Another key impact of my research is the creation of subroutines for solving complex problems in stochastic optimization. A standard practical approach for solving complex stochastic (or deterministic) problems involves decomposing the unmanageably complex problems into smaller more manageable problems. For example, in stochastic inventory control, one often decomposes complex decisions involving a large number of products into a large number of simpler decisions on individual products. My FPTASs for single products are efficient approaches for solving these single product problems.
Since the beginning of the project I've attended a conference in Europe, gave talks in universities in Israel, Europe and the USA. I've spent the summer of 2010 as well as the summer of 2012 conducting research with colleagues at MIT.
I've constructed 3 courses, 2 of which are of graduate level and one of undergraduate level, on issues closely related to the topics of the proposed project.

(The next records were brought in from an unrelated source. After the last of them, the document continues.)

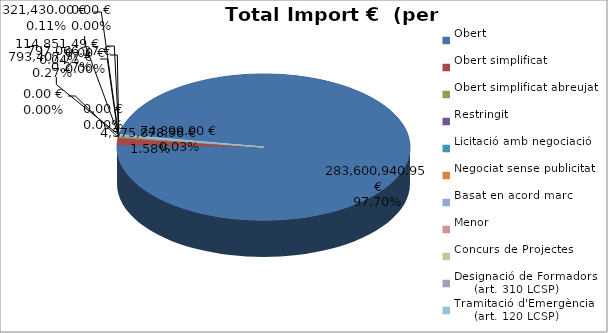
| Category | Total preu
(amb IVA) |
|---|---|
| Obert | 283600940.945 |
| Obert simplificat | 4575878.962 |
| Obert simplificat abreujat | 74899 |
| Restringit | 0 |
| Licitació amb negociació | 0 |
| Negociat sense publicitat | 793407.769 |
| Basat en acord marc | 321430 |
| Menor | 114851.486 |
| Concurs de Projectes | 0 |
| Designació de Formadors
     (art. 310 LCSP) | 0 |
| Tramitació d'Emergència
     (art. 120 LCSP) | 797066.373 |
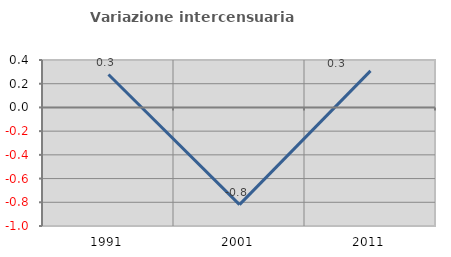
| Category | Variazione intercensuaria annua |
|---|---|
| 1991.0 | 0.277 |
| 2001.0 | -0.82 |
| 2011.0 | 0.308 |
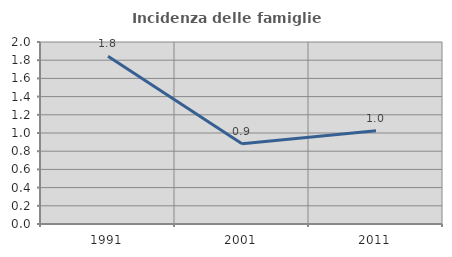
| Category | Incidenza delle famiglie numerose |
|---|---|
| 1991.0 | 1.844 |
| 2001.0 | 0.883 |
| 2011.0 | 1.026 |
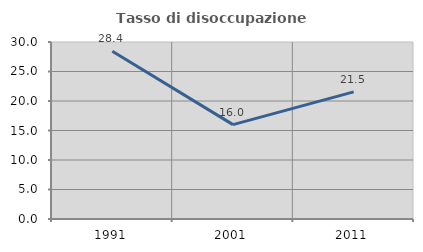
| Category | Tasso di disoccupazione giovanile  |
|---|---|
| 1991.0 | 28.426 |
| 2001.0 | 16 |
| 2011.0 | 21.538 |
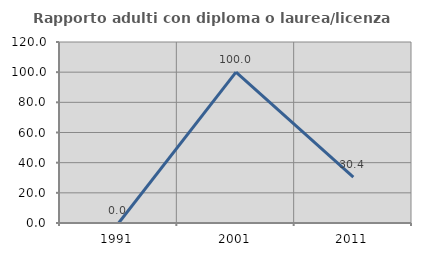
| Category | Rapporto adulti con diploma o laurea/licenza media  |
|---|---|
| 1991.0 | 0 |
| 2001.0 | 100 |
| 2011.0 | 30.435 |
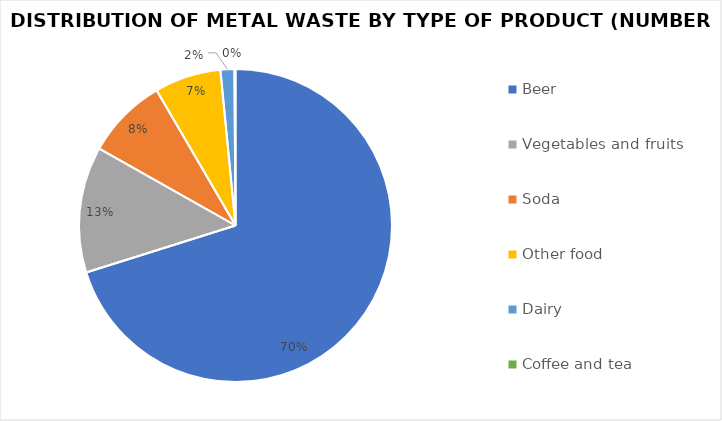
| Category | Series 0 |
|---|---|
| Beer | 1318 |
| Vegetables and fruits | 245 |
| Soda | 158 |
| Other food | 129 |
| Dairy | 27 |
| Coffee and tea | 2 |
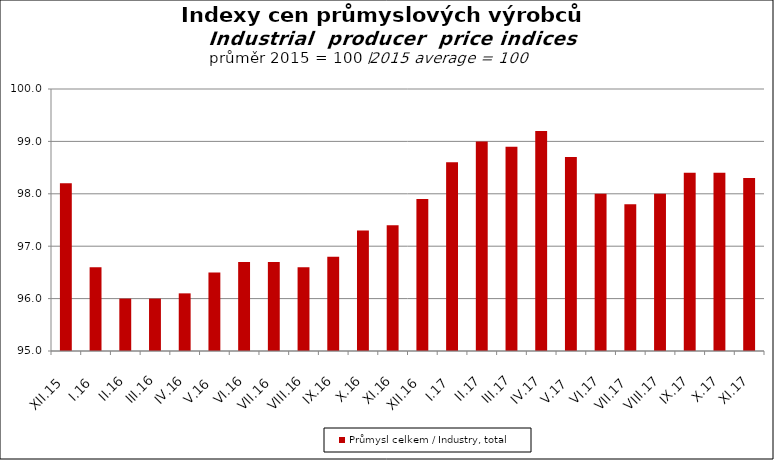
| Category | Průmysl celkem / Industry, total |
|---|---|
| XII.15 | 98.2 |
| I.16 | 96.6 |
| II.16 | 96 |
| III.16 | 96 |
| IV.16 | 96.1 |
| V.16 | 96.5 |
| VI.16 | 96.7 |
| VII.16 | 96.7 |
| VIII.16 | 96.6 |
| IX.16 | 96.8 |
| X.16 | 97.3 |
| XI.16 | 97.4 |
| XII.16 | 97.9 |
| I.17 | 98.6 |
| II.17 | 99 |
| III.17 | 98.9 |
| IV.17 | 99.2 |
| V.17 | 98.7 |
| VI.17 | 98 |
| VII.17 | 97.8 |
| VIII.17 | 98 |
| IX.17 | 98.4 |
| X.17 | 98.4 |
| XI.17 | 98.3 |
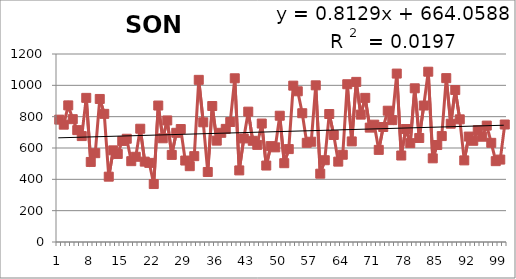
| Category | 1913-2012 |
|---|---|
| 0 | 781 |
| 1 | 749 |
| 2 | 872 |
| 3 | 784 |
| 4 | 714 |
| 5 | 676 |
| 6 | 920 |
| 7 | 511 |
| 8 | 567 |
| 9 | 913 |
| 10 | 818 |
| 11 | 417 |
| 12 | 585 |
| 13 | 562 |
| 14 | 645 |
| 15 | 659 |
| 16 | 516 |
| 17 | 544 |
| 18 | 723 |
| 19 | 513 |
| 20 | 505 |
| 21 | 370 |
| 22 | 871 |
| 23 | 662 |
| 24 | 776 |
| 25 | 556 |
| 26 | 697 |
| 27 | 721 |
| 28 | 520 |
| 29 | 484 |
| 30 | 548 |
| 31 | 1035 |
| 32 | 764 |
| 33 | 447 |
| 34 | 868 |
| 35 | 647 |
| 36 | 697 |
| 37 | 722 |
| 38 | 766 |
| 39 | 1045 |
| 40 | 457 |
| 41 | 661 |
| 42 | 832 |
| 43 | 646 |
| 44 | 620 |
| 45 | 756 |
| 46 | 488 |
| 47 | 612 |
| 48 | 604 |
| 49 | 806 |
| 50 | 503 |
| 51 | 593 |
| 52 | 998 |
| 53 | 962 |
| 54 | 822 |
| 55 | 633 |
| 56 | 640 |
| 57 | 1000 |
| 58 | 436 |
| 59 | 522 |
| 60 | 817 |
| 61 | 683 |
| 62 | 513 |
| 63 | 557 |
| 64 | 1007 |
| 65 | 642 |
| 66 | 1022 |
| 67 | 813 |
| 68 | 920 |
| 69 | 730 |
| 70 | 749 |
| 71 | 588 |
| 72 | 734 |
| 73 | 838 |
| 74 | 778 |
| 75 | 1075 |
| 76 | 552 |
| 77 | 721 |
| 78 | 631 |
| 79 | 981 |
| 80 | 664 |
| 81 | 871 |
| 82 | 1087 |
| 83 | 534 |
| 84 | 619 |
| 85 | 676 |
| 86 | 1046 |
| 87 | 755 |
| 88 | 970 |
| 89 | 783 |
| 90 | 521 |
| 91 | 673 |
| 92 | 646 |
| 93 | 714 |
| 94 | 672 |
| 95 | 743 |
| 96 | 633 |
| 97 | 516 |
| 98 | 526 |
| 99 | 750 |
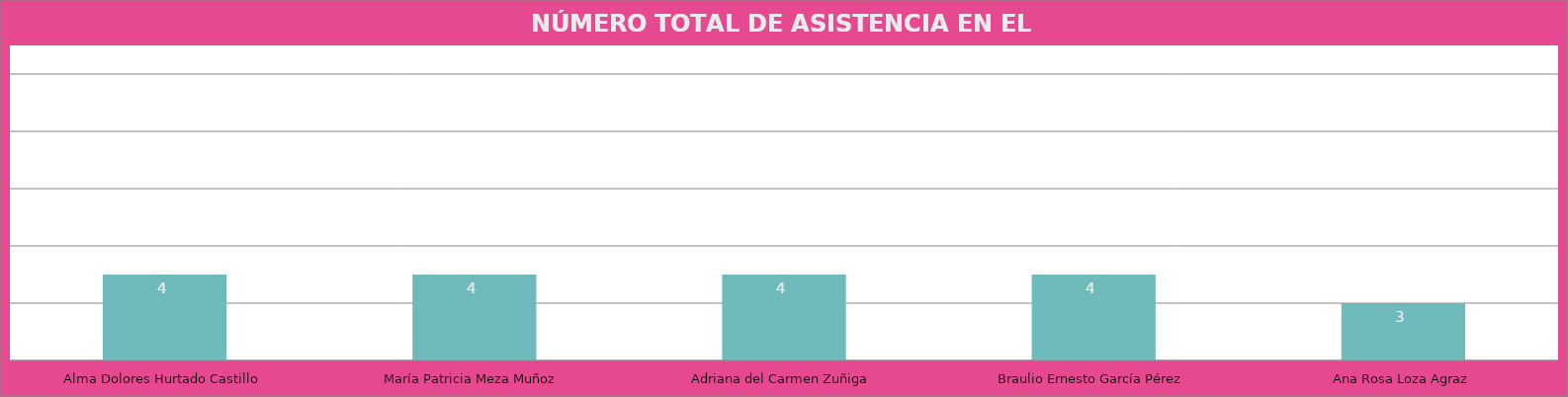
| Category | Alma Dolores Hurtado Castillo |
|---|---|
| Alma Dolores Hurtado Castillo | 4 |
| María Patricia Meza Muñoz | 4 |
| Adriana del Carmen Zuñiga | 4 |
| Braulio Ernesto García Pérez | 4 |
| Ana Rosa Loza Agraz | 3 |
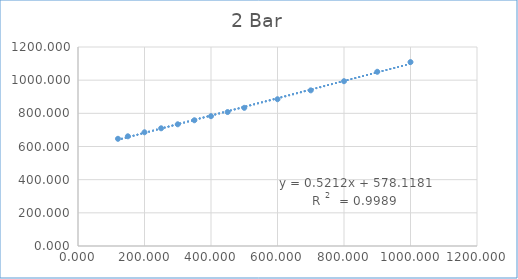
| Category | Series 0 |
|---|---|
| 120.2 | 646.488 |
| 150.0 | 661.515 |
| 200.0 | 685.786 |
| 250.0 | 709.795 |
| 300.0 | 733.899 |
| 350.0 | 758.218 |
| 400.0 | 782.848 |
| 450.0 | 807.836 |
| 500.0 | 833.182 |
| 600.0 | 885.045 |
| 700.0 | 938.557 |
| 800.0 | 993.741 |
| 900.0 | 1050.549 |
| 1000.0 | 1109.006 |

I'm keeping a lasting co-operation with colleagues at MIT, and initiated a new cooperation with a colleague at Singapore University of Technology and Design.

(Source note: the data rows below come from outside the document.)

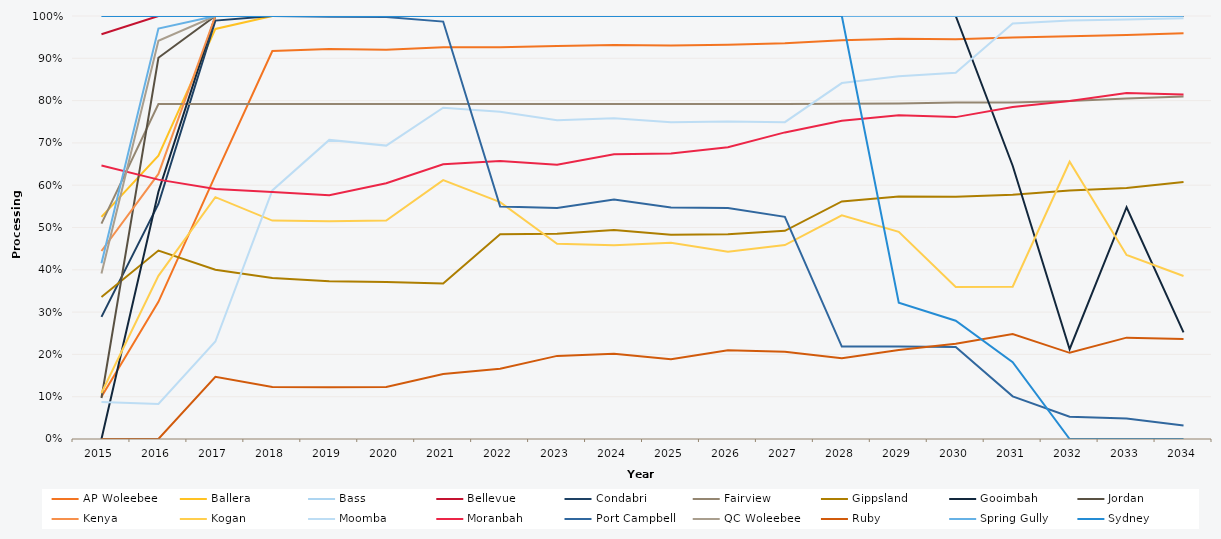
| Category | AP Woleebee | Ballera | Bass | Bellevue | Condabri | Fairview | Gippsland | Gooimbah | Jordan | Kenya | Kogan | Moomba | Moranbah | Port Campbell | QC Woleebee | Ruby | Spring Gully | Sydney |
|---|---|---|---|---|---|---|---|---|---|---|---|---|---|---|---|---|---|---|
| 2015.0 | 0.1 | 0.525 | 1 | 0.957 | 0.289 | 0.509 | 0.336 | 0 | 0.097 | 0.444 | 0.109 | 0.088 | 0.646 | 1.496 | 0.391 | 0 | 0.415 | 1 |
| 2016.0 | 0.324 | 0.67 | 1 | 1 | 0.556 | 0.792 | 0.446 | 0.585 | 0.901 | 0.627 | 0.386 | 0.083 | 0.613 | 1 | 0.941 | 0 | 0.971 | 1 |
| 2017.0 | 0.623 | 0.969 | 1 | 1 | 0.989 | 0.792 | 0.4 | 1 | 1 | 1 | 0.572 | 0.23 | 0.591 | 1 | 1 | 0.147 | 1 | 1 |
| 2018.0 | 0.917 | 1 | 1 | 1 | 1 | 0.792 | 0.381 | 1 | 1 | 1 | 0.516 | 0.588 | 0.584 | 1 | 1 | 0.123 | 1 | 1 |
| 2019.0 | 0.922 | 1 | 1 | 1 | 1 | 0.792 | 0.373 | 1 | 1 | 1 | 0.515 | 0.707 | 0.576 | 0.998 | 1 | 0.123 | 1 | 1 |
| 2020.0 | 0.92 | 1 | 1 | 1 | 1 | 0.792 | 0.371 | 1 | 1 | 1 | 0.517 | 0.694 | 0.604 | 0.997 | 1 | 0.123 | 1 | 1 |
| 2021.0 | 0.926 | 1 | 1 | 1 | 1 | 0.792 | 0.368 | 1 | 1 | 1 | 0.612 | 0.783 | 0.649 | 0.987 | 1 | 0.154 | 1 | 1 |
| 2022.0 | 0.926 | 1 | 1 | 1 | 1 | 0.792 | 0.484 | 1 | 1 | 1 | 0.56 | 0.773 | 0.657 | 0.55 | 1 | 0.166 | 1 | 1 |
| 2023.0 | 0.929 | 1 | 1 | 1 | 1 | 0.792 | 0.485 | 1 | 1 | 1 | 0.462 | 0.754 | 0.649 | 0.546 | 1 | 0.196 | 1 | 1 |
| 2024.0 | 0.932 | 1 | 1 | 1 | 1 | 0.792 | 0.494 | 1 | 1 | 1 | 0.458 | 0.758 | 0.673 | 0.566 | 1 | 0.202 | 1 | 1 |
| 2025.0 | 0.93 | 1 | 1 | 1 | 1 | 0.792 | 0.483 | 1 | 1 | 1 | 0.464 | 0.749 | 0.675 | 0.548 | 1 | 0.188 | 1 | 1 |
| 2026.0 | 0.932 | 1 | 1 | 1 | 1 | 0.792 | 0.484 | 1 | 1 | 1 | 0.443 | 0.75 | 0.69 | 0.546 | 1 | 0.21 | 1 | 1 |
| 2027.0 | 0.936 | 1 | 1 | 1 | 1 | 0.792 | 0.492 | 1 | 1 | 1 | 0.458 | 0.749 | 0.725 | 0.525 | 1 | 0.206 | 1 | 1 |
| 2028.0 | 0.942 | 1 | 1 | 1 | 1 | 0.793 | 0.562 | 1 | 1 | 1 | 0.529 | 0.841 | 0.752 | 0.219 | 1 | 0.191 | 1 | 1 |
| 2029.0 | 0.946 | 1 | 1 | 1 | 1 | 0.793 | 0.573 | 1 | 1 | 1 | 0.49 | 0.857 | 0.765 | 0.219 | 1 | 0.211 | 1 | 0.322 |
| 2030.0 | 0.945 | 1 | 1 | 1 | 1 | 0.795 | 0.573 | 1 | 1 | 1 | 0.359 | 0.866 | 0.761 | 0.218 | 1 | 0.225 | 1 | 0.28 |
| 2031.0 | 0.949 | 1 | 1 | 1 | 1 | 0.795 | 0.578 | 0.646 | 1 | 1 | 0.36 | 0.982 | 0.785 | 0.101 | 1 | 0.248 | 1 | 0.182 |
| 2032.0 | 0.952 | 1 | 1 | 1 | 1 | 0.799 | 0.588 | 0.212 | 1 | 1 | 0.655 | 0.989 | 0.799 | 0.053 | 1 | 0.204 | 1 | 0 |
| 2033.0 | 0.955 | 1 | 1 | 1 | 1 | 0.805 | 0.593 | 0.548 | 1 | 1 | 0.435 | 0.992 | 0.818 | 0.049 | 1 | 0.24 | 1 | 0 |
| 2034.0 | 0.959 | 1 | 1 | 1 | 1 | 0.81 | 0.607 | 0.252 | 1 | 1 | 0.385 | 0.995 | 0.814 | 0.032 | 1 | 0.237 | 1 | 0 |
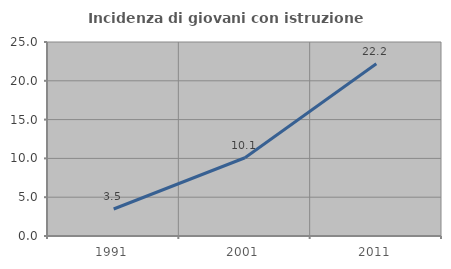
| Category | Incidenza di giovani con istruzione universitaria |
|---|---|
| 1991.0 | 3.479 |
| 2001.0 | 10.082 |
| 2011.0 | 22.189 |
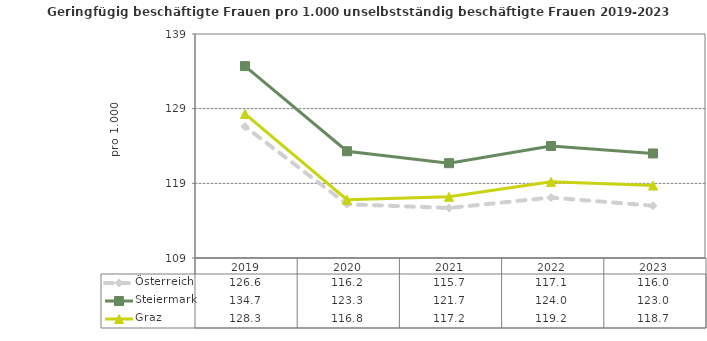
| Category | Österreich | Steiermark | Graz |
|---|---|---|---|
| 2023.0 | 116 | 123 | 118.7 |
| 2022.0 | 117.1 | 124 | 119.2 |
| 2021.0 | 115.7 | 121.7 | 117.2 |
| 2020.0 | 116.2 | 123.3 | 116.8 |
| 2019.0 | 126.6 | 134.7 | 128.3 |

The project has made good progress in the following directions
1) Different descriptions of stochastic events - The description of a random variable X may be given explicitly as a list of pairs (x,p) where Probability(X=x)=p, or may be given implicitly via a value oracle to its cumulative distribution function (CDF). Moreover, it may be given approximately via an FPTAS to its CDF.
2) Applications - I've designed FPTASs for problems mainly in stochastic production and inventory theory. Other applications are in financial management, revenue management, project management, economics and variations on the Knapsack Problem.
3) Types of dependencies permitted - I've established that problems with non independent random variables cannot admit an FPTAS. However, the FPTAS framework does handle the case when the dependency is described as a Markov chain.
4) Expanding the Calculus of K-approximation functions - I've designed FPTASs to problems where one wants to maximize profit, i.e. the difference between revenues and costs. This is a substantial improvement over the initial FPTAS framework that have dealt only with problems minimizing costs or maximizing revenues.
5) Non-exact evaluation of cost functions - The initial FPTAS assumes access to a value oracle of the single-period cost function. I've expanded it to deal with the case where such (exact) value-oracle is not given, but an FPTAS (approximated vale function) to the cost function is given instead.
6) Practical performance when the cost functions are convex - The worst-case running time of the original FPTAS is low polynomial in the size of the input instance I and 1/epsilon. Namely, it is quadratic in |I| and linear in 1/epsilon. However when programming the FPTAS, the practical running time is not satisfactory (as in most FPTASs in the literature). For this reason I improved the worst-case running time of the FPTAS. I designed and implemented the FPTAS and got excellent computational performance, and showed that it is faster than an exact algorithm even for small problem instances and small approximation factors, becoming orders of magnitude faster as the problem size increases.
7) Beyond finite-time DP - I have expanded the framework to more general recursive structures. The recursive structure of a finite-time DP can be seen as a ``walk" on a directed path. I've studied time-cost tradeoff project scheduling on series-parallel networks. In that work I have designed an add-hock FPTAS using K-approximation sets and functions.
8) Dealing with multidimensional state spaces - I've established that a value function of DP with bivariate state space that is both monotone and convex in the sense of Miller cannot admit a succinct representation. Moreover, such succinct representation is not possible even for a 2-approximation of such a DP. This negates the possibility of having an FPTAS for general multivariate DPs. However, I've designed an ad-hock FPTAS for the 2-item capacitated lot-sizing problem with joint setups.